■ TASK DIRECTIONS:
With the pictures left out, output the records below exactly.

Recorded data:
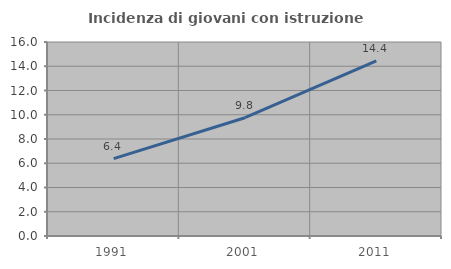
| Category | Incidenza di giovani con istruzione universitaria |
|---|---|
| 1991.0 | 6.379 |
| 2001.0 | 9.755 |
| 2011.0 | 14.439 |
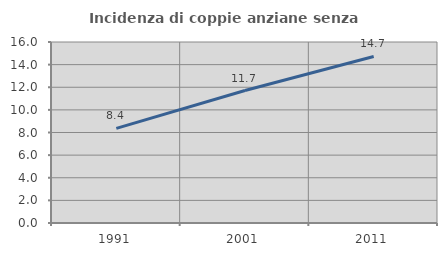
| Category | Incidenza di coppie anziane senza figli  |
|---|---|
| 1991.0 | 8.361 |
| 2001.0 | 11.71 |
| 2011.0 | 14.724 |
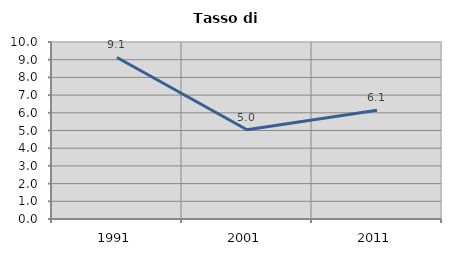
| Category | Tasso di disoccupazione   |
|---|---|
| 1991.0 | 9.127 |
| 2001.0 | 5.039 |
| 2011.0 | 6.149 |
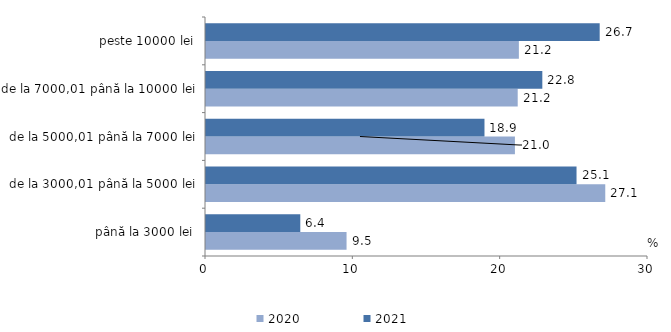
| Category | 2020 | 2021 |
|---|---|---|
| până la 3000 lei | 9.54 | 6.4 |
| de la 3000,01 până la 5000 lei | 27.099 | 25.15 |
| de la 5000,01 până la 7000 lei | 20.968 | 18.902 |
| de la 7000,01 până la 10000 lei | 21.156 | 22.827 |
| peste 10000 lei | 21.236 | 26.721 |
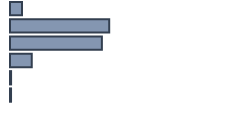
| Category | Series 0 |
|---|---|
| 0 | 5.331 |
| 1 | 43.703 |
| 2 | 40.477 |
| 3 | 9.556 |
| 4 | 0.475 |
| 5 | 0.458 |
| 6 | 0 |
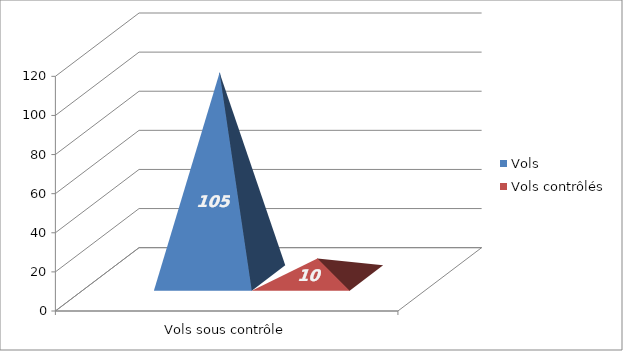
| Category | Vols | Vols contrôlés |
|---|---|---|
| 0 | 105 | 10 |
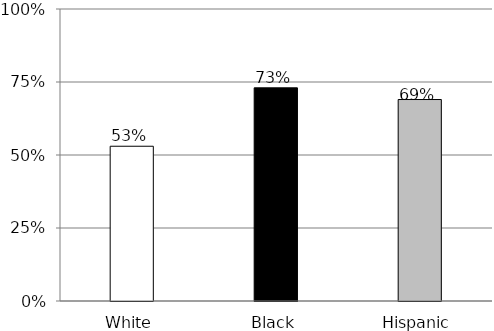
| Category | Series 0 |
|---|---|
| White | 0.53 |
| Black | 0.73 |
| Hispanic | 0.69 |
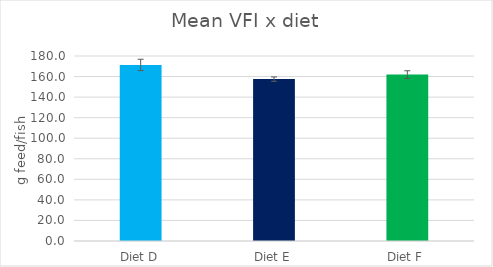
| Category | Mean VFI x diet |
|---|---|
| Diet D | 171.313 |
| Diet E | 157.5 |
| Diet F | 161.939 |
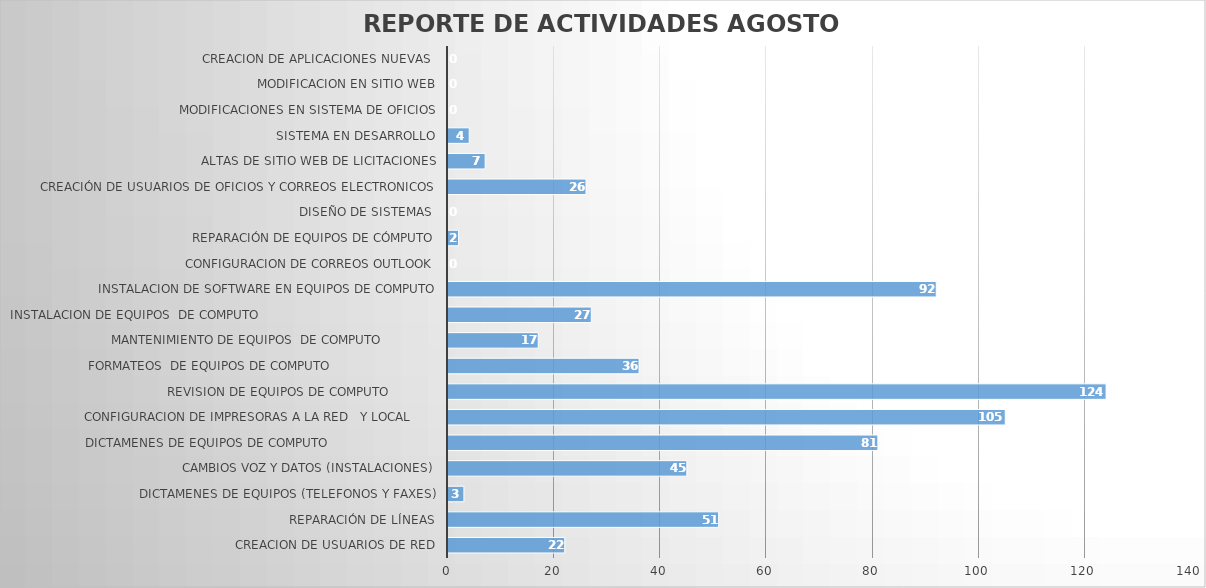
| Category | ago-22 |
|---|---|
| CREACION DE USUARIOS DE RED | 22 |
| REPARACIÓN DE LÍNEAS | 51 |
| DICTAMENES DE EQUIPOS (TELEFONOS Y FAXES) | 3 |
| CAMBIOS VOZ Y DATOS (INSTALACIONES) | 45 |
| DICTAMENES DE EQUIPOS DE COMPUTO                             | 81 |
| CONFIGURACION DE IMPRESORAS A LA RED   Y LOCAL       | 105 |
| REVISION DE EQUIPOS DE COMPUTO             | 124 |
| FORMATEOS  DE EQUIPOS DE COMPUTO                            | 36 |
| MANTENIMIENTO DE EQUIPOS  DE COMPUTO               | 17 |
| INSTALACION DE EQUIPOS  DE COMPUTO                                               | 27 |
| INSTALACION DE SOFTWARE EN EQUIPOS DE COMPUTO | 92 |
| CONFIGURACION DE CORREOS OUTLOOK | 0 |
| REPARACIÓN DE EQUIPOS DE CÓMPUTO | 2 |
| DISEÑO DE SISTEMAS  | 0 |
| CREACIÓN DE USUARIOS DE OFICIOS Y CORREOS ELECTRONICOS | 26 |
| ALTAS DE SITIO WEB DE LICITACIONES | 7 |
| SISTEMA EN DESARROLLO | 4 |
| MODIFICACIONES EN SISTEMA DE OFICIOS | 0 |
| MODIFICACION EN SITIO WEB | 0 |
| CREACION DE APLICACIONES NUEVAS  | 0 |

■ ANSWER TO THE EXERCISE:
| Category | Incidenza di giovani con istruzione universitaria |
|---|---|
| 1991.0 | 6.379 |
| 2001.0 | 9.755 |
| 2011.0 | 14.439 |
| Category | Incidenza di coppie anziane senza figli  |
|---|---|
| 1991.0 | 8.361 |
| 2001.0 | 11.71 |
| 2011.0 | 14.724 |
| Category | Tasso di disoccupazione   |
|---|---|
| 1991.0 | 9.127 |
| 2001.0 | 5.039 |
| 2011.0 | 6.149 |
| Category | 2020 | 2021 |
|---|---|---|
| până la 3000 lei | 9.54 | 6.4 |
| de la 3000,01 până la 5000 lei | 27.099 | 25.15 |
| de la 5000,01 până la 7000 lei | 20.968 | 18.902 |
| de la 7000,01 până la 10000 lei | 21.156 | 22.827 |
| peste 10000 lei | 21.236 | 26.721 |
| Category | Series 0 |
|---|---|
| 0 | 5.331 |
| 1 | 43.703 |
| 2 | 40.477 |
| 3 | 9.556 |
| 4 | 0.475 |
| 5 | 0.458 |
| 6 | 0 |
| Category | Vols | Vols contrôlés |
|---|---|---|
| 0 | 105 | 10 |
| Category | Series 0 |
|---|---|
| White | 0.53 |
| Black | 0.73 |
| Hispanic | 0.69 |
| Category | Mean VFI x diet |
|---|---|
| Diet D | 171.313 |
| Diet E | 157.5 |
| Diet F | 161.939 |
| Category | ago-22 |
|---|---|
| CREACION DE USUARIOS DE RED | 22 |
| REPARACIÓN DE LÍNEAS | 51 |
| DICTAMENES DE EQUIPOS (TELEFONOS Y FAXES) | 3 |
| CAMBIOS VOZ Y DATOS (INSTALACIONES) | 45 |
| DICTAMENES DE EQUIPOS DE COMPUTO                             | 81 |
| CONFIGURACION DE IMPRESORAS A LA RED   Y LOCAL       | 105 |
| REVISION DE EQUIPOS DE COMPUTO             | 124 |
| FORMATEOS  DE EQUIPOS DE COMPUTO                            | 36 |
| MANTENIMIENTO DE EQUIPOS  DE COMPUTO               | 17 |
| INSTALACION DE EQUIPOS  DE COMPUTO                                               | 27 |
| INSTALACION DE SOFTWARE EN EQUIPOS DE COMPUTO | 92 |
| CONFIGURACION DE CORREOS OUTLOOK | 0 |
| REPARACIÓN DE EQUIPOS DE CÓMPUTO | 2 |
| DISEÑO DE SISTEMAS  | 0 |
| CREACIÓN DE USUARIOS DE OFICIOS Y CORREOS ELECTRONICOS | 26 |
| ALTAS DE SITIO WEB DE LICITACIONES | 7 |
| SISTEMA EN DESARROLLO | 4 |
| MODIFICACIONES EN SISTEMA DE OFICIOS | 0 |
| MODIFICACION EN SITIO WEB | 0 |
| CREACION DE APLICACIONES NUEVAS  | 0 |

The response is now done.